Last summer, Mr. Caruso became chairman of the board and installed Wanda Austin, a former aerospace executive, as interim president, forcing out C.L. Max Nikias, who still had many loyalists among the board who opposed Mr. Caruso’s efforts to install new leadership.

Marc Benioff, the founder of Salesforce.com and a fellow board member who is close to Mr. Caruso, said it “was one of the most politically charged situations I have ever witnessed.”

“These were probably some of the darkest days I have ever seen for U.S.C.,” he said.

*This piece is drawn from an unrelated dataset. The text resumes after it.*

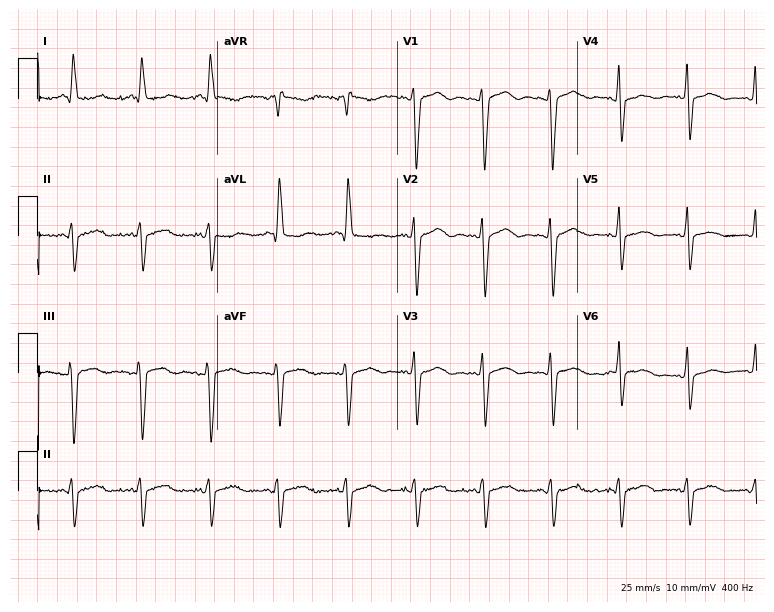
ECG (7.3-second recording at 400 Hz) — a female, 83 years old. Screened for six findings — first-degree AV block, right bundle branch block, left bundle branch block, sinus bradycardia, atrial fibrillation, sinus tachycardia — none is recorded.

For Mr. Caruso, the politically fraught drama at U.S.C. drew parallels to his role in an earlier episode in Los Angeles: as president of the Police Commission in 2002, when the Los Angeles Police Department was reeling from the Rampart corruption scandal. The department, still shaken from the aftermath of the Rodney King beating and the ensuing riots, was led by Bernard Parks, who was an icon in the black community but who many city leaders wanted gone. Mr. Caruso pushed Mr. Parks out and helped bring in William Bratton to reform the department.

“Rick was the one who had to manage the commission’s vote to oust Parks,” said Connie Rice, a prominent African-American civil rights attorney who was on the commission. “And I can’t tell you the kind of courage that that took. And my part was, I was their racial shield. They couldn’t remove an icon like that, unless you had the leading civil rights lawyer in the city, who is African-American, saying he needs to go.”

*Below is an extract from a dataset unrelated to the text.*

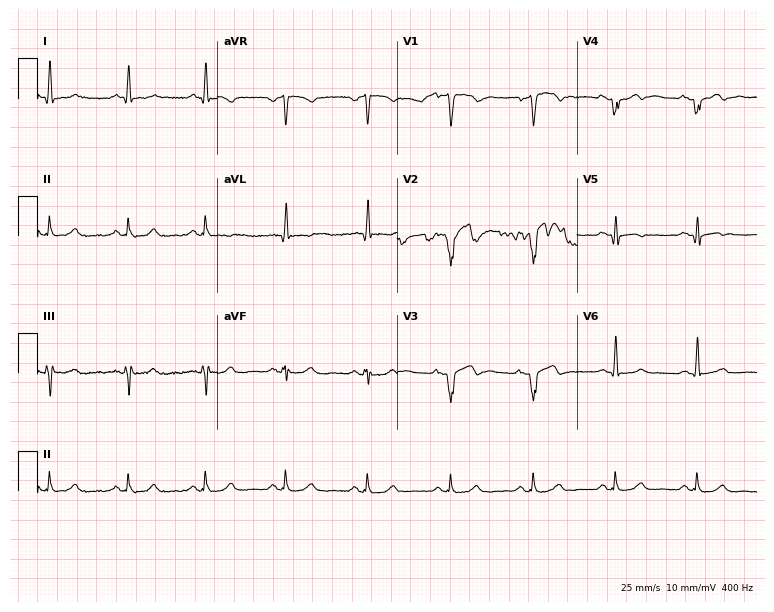
12-lead ECG from a 52-year-old male (7.3-second recording at 400 Hz). No first-degree AV block, right bundle branch block, left bundle branch block, sinus bradycardia, atrial fibrillation or sinus tachycardia recorded for this tracing. Only these six findings were labelled.

The U.S.C. drama has attracted a great deal of public scrutiny, some intensely personal. After U.S.C. was implicated in the bribery scandal, news emerged that one of the students who was allegedly admitted to the school after her parents paid a bribe was vacationing on Mr. Caruso’s yacht with his daughter.

The scrutiny is sure to intensify as Mr. Caruso takes a bigger role in the city’s affairs, and there is sure to be renewed talk of a possible run for mayor — something he planned to do in 2012 before opting out, after he had already cut campaign commercials. It is speculation that Mr. Caruso welcomes. “If there is a chance down the road, I will consider it,” he said.

For all his successes, even those who admire his business acumen question whether he could break through in politics in Los Angeles.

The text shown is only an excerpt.